Pompeo was born in Orange, California, but lives in Wichita, Kansas and represents Kansas’ 4th Congressional District. The 52-year-old Harvard Law School graduate was elected into office in 2010, as part of the Tea Party wave. Since then, he has been critical of the Obama Administration and supported the National Security Agency’s surveillance programs. Pompeo has also called Obamacare a “train wreck.”
The Republican issued a statement, confirming his appointment.
“I am honored and humbled to accept the President-elect’s nomination to lead the Central Intelligence Agency,” he wrote. “This was a difficult decision. I have genuinely loved representing the people of Kansas in Congress—working to make our community stronger and more prosperous. But ultimately the opportunity to lead the world’s finest intelligence warriors, who labor tirelessly to keep this nation and Kansas safe, is a call to service I cannot ignore.”
Although Pompeo will lead the agency that reportedly believes Russia’s intervention in the 2016 Presidential Election was motivated by a desire to see Trump become president, Pompeo has not commented on the report. On December 9, The Washington Post reported that a secret CIA assessment concluded that Russia wanted to see Trump win the Oval Office.
Pompeo is married to Susan Pompeo and they have one son, Nicholas.
Here’s a look at Pompeo’s life and career in Congress.
1. Pompeo Wrote a Column in 2013 Declaring Obamacare a ‘Train Wreck’ & Called on Democrats Who Don’t Support It to Help Repeal It
In September 2013, Pompeo wrote a blistering column for USA Today on the Affordable Care Act, calling it a “train wreck.” He called on Democrats who predicted that it would be difficult to implement the law to join Republicans in repealing it.

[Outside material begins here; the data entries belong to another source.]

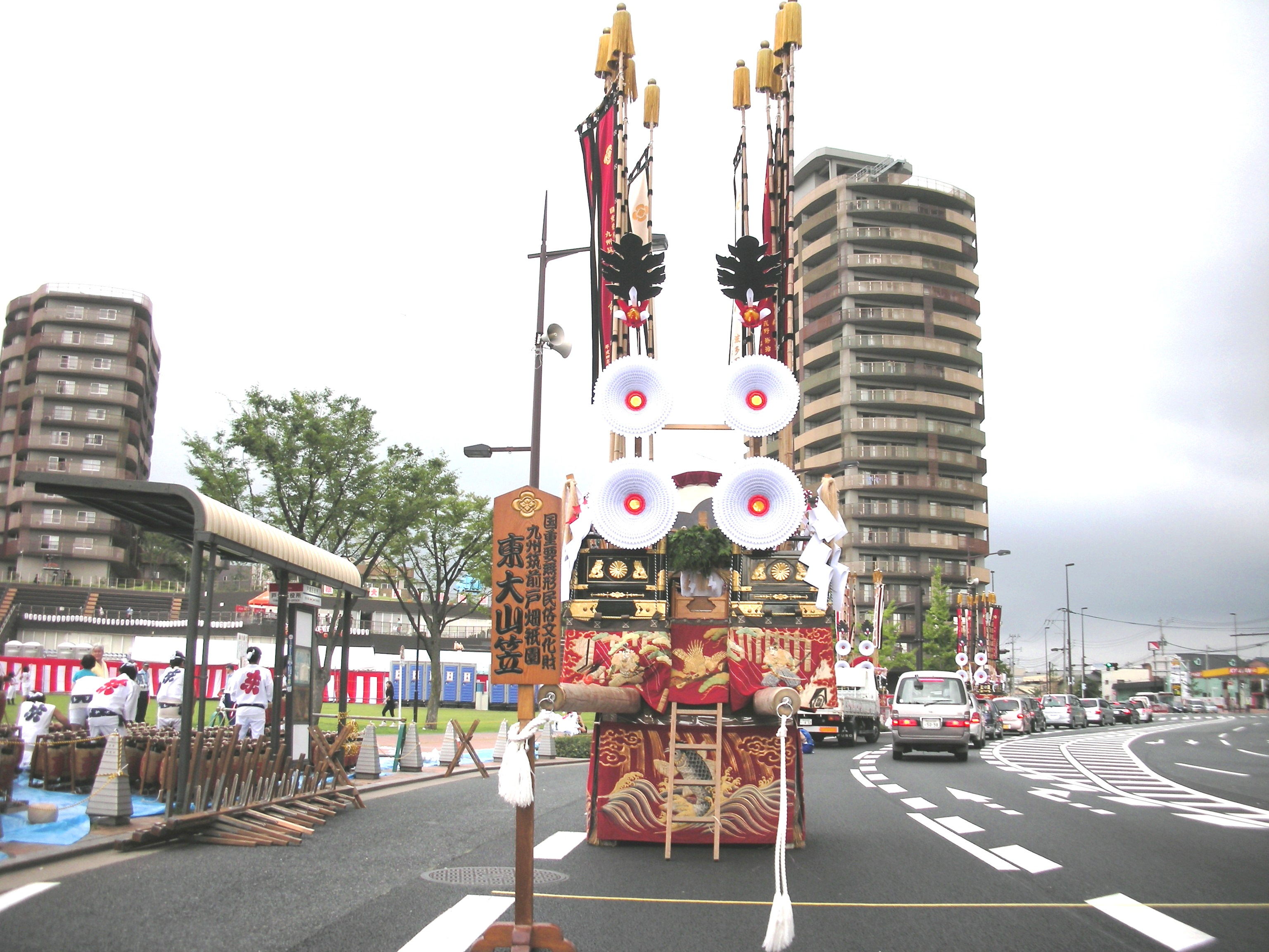 北九州市戸畑区の戸畑祇園大山笠 幟大山笠（東大山笠）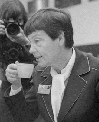 Title: Köln, SPD-Parteitag, Schmidt mit Ehefrau Loki Extra information: Helmut Schmidt mit Ehefrau Hannelore People in the image: Schmidt, Helmut: Bundeskanzler, Verteidigungsminister, SPD, Bundesrepublik Deutschland Factual corrections and alternative descriptions are encouraged separately from the original description. Additionally errors can be reported at this page to inform the Bundesarchiv. Original historic description: Außerordentlicher Parteitag der SPD im Messe-Kongreß-Zentrum in Köln zur Vorbereitung für die Europa-Parlament-Wahl 1979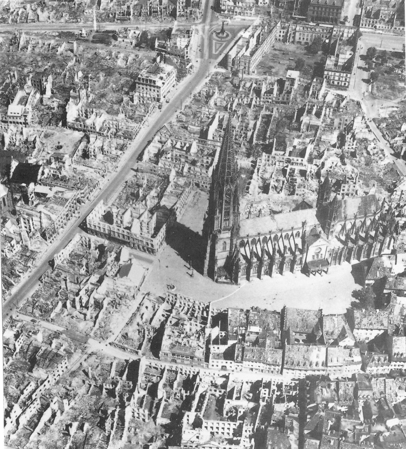 Luftaufnahme von Freiburg von Süden nach dem Angriff vom November 1944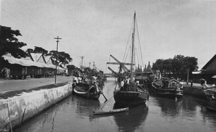 Foto. Kali Baru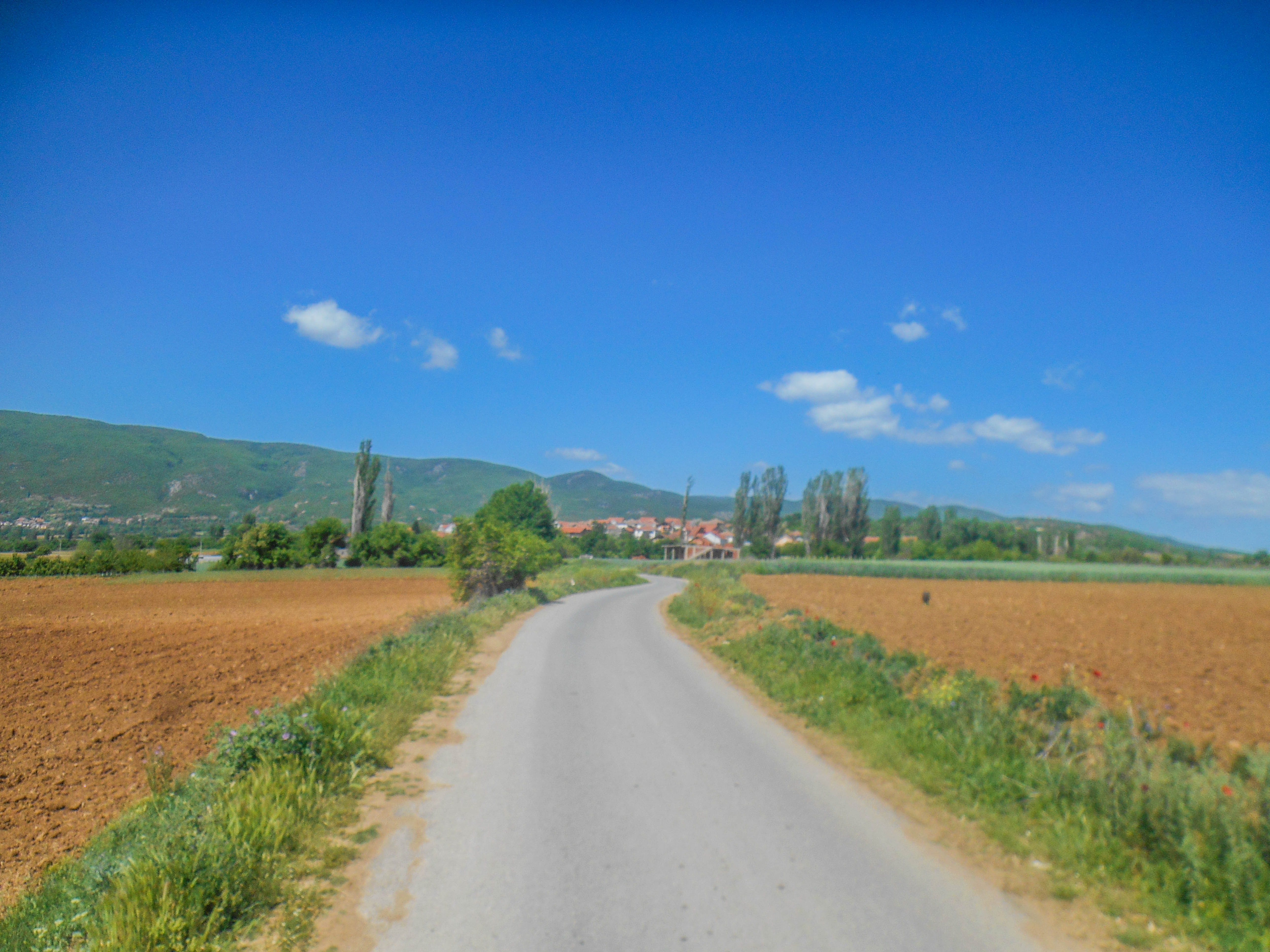 Седларци

Republicans have stood against this law not only because of its cost, though already costs for the health insurance exchanges are nearly double what was originally proposed. We opposed it because it will harm Americans. This law raises premiums, lowers the quality of care, increases taxes and jeopardizes the insurance Americans were promised they could keep. Sen. Ron Wyden (D-Ore.), echoed these concerns when he noted that the law would increase premiums for the young.
Pompeo particularly seized upon former Montana Senator Max Baucus’ April 2013 comment to Health and Human Services Secretary Kathleen Sebelius that he thinks the law was heading for a “train wreck” because of
The Kansas Republican published a letter he wrote to Baucus, in which he told Baucus that, “No one in the country bears more responsibility for the complexity of this law than you.”
2. Pompeo Defended the NSA’s Surveillance Program & Called Edward Snowden a ‘Traitor’
Pompeo has defended the National Security Agency’s surveillance programs to the point that he wants to see them resume.
In 2015, he introduced the Liberty Through Strength Act, which would give the NSA access to “certain business records” collected using the Patriot Act.
The bill would also give the FBI more access to communication records that are “relevant to an authorized investigation to protect against international terrorism or clandestine intelligence activities, provided that such an investigation of a United States person is not conducted solely on the basis of activities protected by the first amendment to the Constitution of the United States.”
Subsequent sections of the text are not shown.